Coastal flooding is typically associated with storm surges. Within tropical weather systems, the storm surge is the rising water level that is primarily the result of wind forces pushing water towards the land. During a hurricane, the height of the storm surge is governed by the intensity of the hurricane and the slope of the continental shelf. Storm surges for hurricanes can exceed 25 feet, and are typically accompanied by dangerous, battering waves on top of the surge.

Riverine flooding is the overflow of rivers, streams, drains, and lakes due to excessive rainfall, rapid snow melt, or ice. The flooding occurs when the flow of runoff exceeds the capacity of the natural drainage system. The recurrence interval of the projected flooding event defines the severity of the flood. A 100- year flood is an event that has a 1 percent probability of occurring in a given year, while a 500-year flood has a 0.2 percent probability of occurring in a given year. 

Urban flooding is a phenomenon that occurs where there has been man-made developments within the existing floodplains or drainage areas (e.g., new residential communities, retail establishments, commercial buildings, parking lots, etc). The changes may either increase the amount of runoff or reduce the capacity of the natural drainage channels. The addition of impermeable surfaces (such as asphalt or concrete pavement) increases the speed of drainage collection, overwhelming the drainage system. Changes to the shape, slope, or direction of the natural drainage channels to better suit development may reduce the capacity of the channel. An aspect of urban flooding that is typically not found in “natural flooding” is the potential of subrogation of legal damages against developers that modified the natural or original drainage system. 

How do Floods Damage Structures?

Whether the flooding at a building results from storm surge, riverine flooding, or urban flooding, the physical forces of the floodwaters which act on the structure are generally divided into three load cases. These load cases are hydrostatic loads, hydrodynamic loads, and impact loads. These load cases can often be exacerbated by the effects of water scouring soil from around and below the foundation. 

The hydrostatic loads are both lateral (pressures) and vertical (buoyant) in nature. The lateral forces result from differences in interior and exterior water surface elevations. As the floodwaters rise, the higher water on the exterior of the building acts inward against the walls of the building. Similarly though less common, a rapid drawdown of exterior floodwaters may result in outward pressures on the walls of a building as the retained indoor floodwater tried to escape. 

Sufficient lateral pressures may cause permanent deflections and damage to structural elements within the building. Should a rapid rise or drawdown occur at a building that is relatively tightly constructed, there may be enough elevation difference between the interior and exterior water surfaces to damage the walls or foundation of the building.
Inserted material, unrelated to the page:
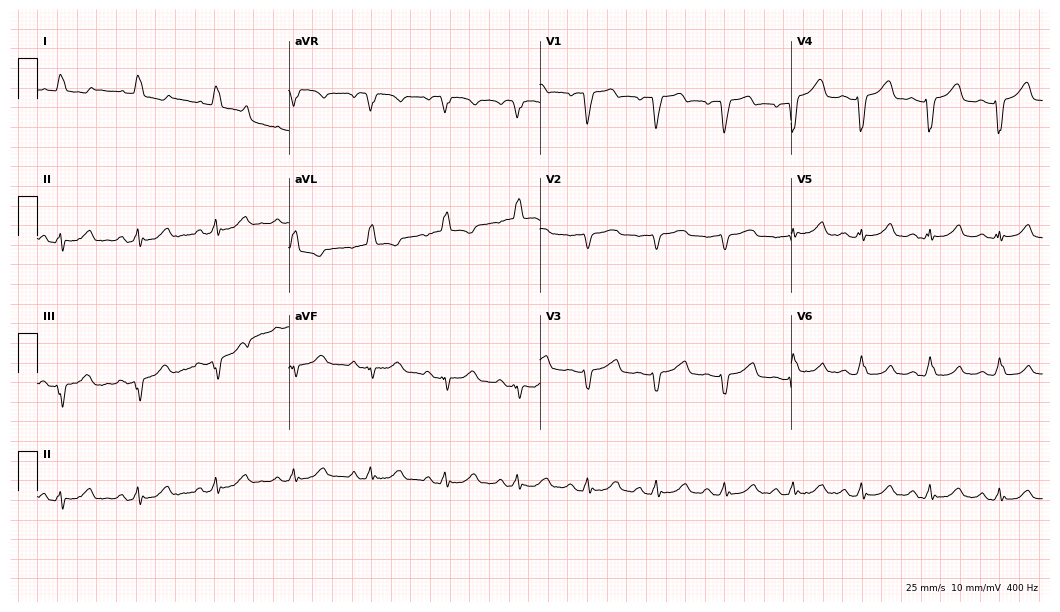
Electrocardiogram (10.2-second recording at 400 Hz), a female patient, 82 years old. Interpretation includes left bundle branch block.
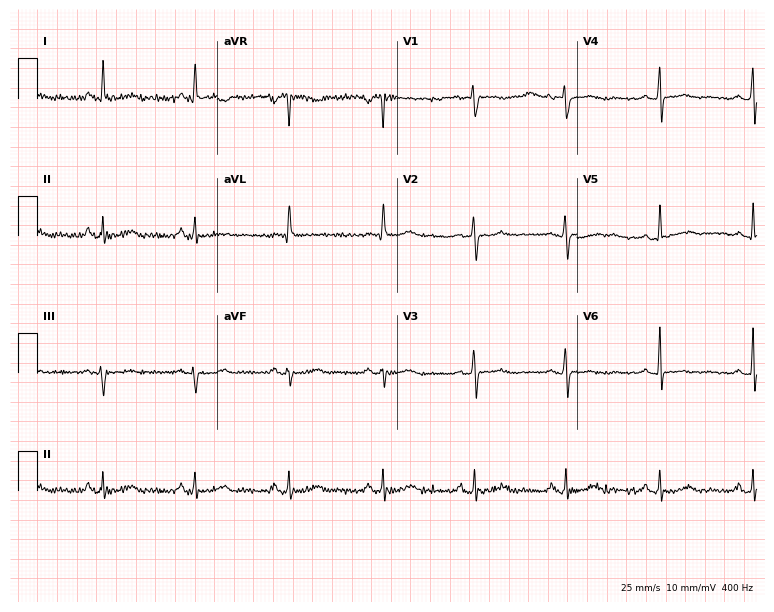
12-lead ECG (7.3-second recording at 400 Hz) from a 58-year-old female patient. Screened for six findings — first-degree AV block, right bundle branch block, left bundle branch block, sinus bradycardia, atrial fibrillation, sinus tachycardia — none is recorded.

The lateral pressure associated with floodwaters is approximately 62 to 64 pounds per square foot for every foot of differential. So, if the outside water were to reach two feet above the floor of a building before any significant amount of water leaked into the building, the lower section of the wall would experience a maximum inward pressure of 128 pounds per square foot. However, once the water reaches the same level on the inside as the outside, this force is eliminated. So, in a “leaky” building there would be a low potential for damage in this manner. However, a problem sometimes is encountered when the rapid drawdown of basement water occurs due to mechanical means following a flood. On occasion, a local fire department or the nation guard unit, in an effort to be helpful, has used high capacity pumps to empty basements of floodwaters. A problem can occur if the soils near the property remained saturated. The lateral pressures associated with the saturated soils can possibly exceed the structural capacity of the basement walls. The result may be an inward collapse of the basement wall itself. 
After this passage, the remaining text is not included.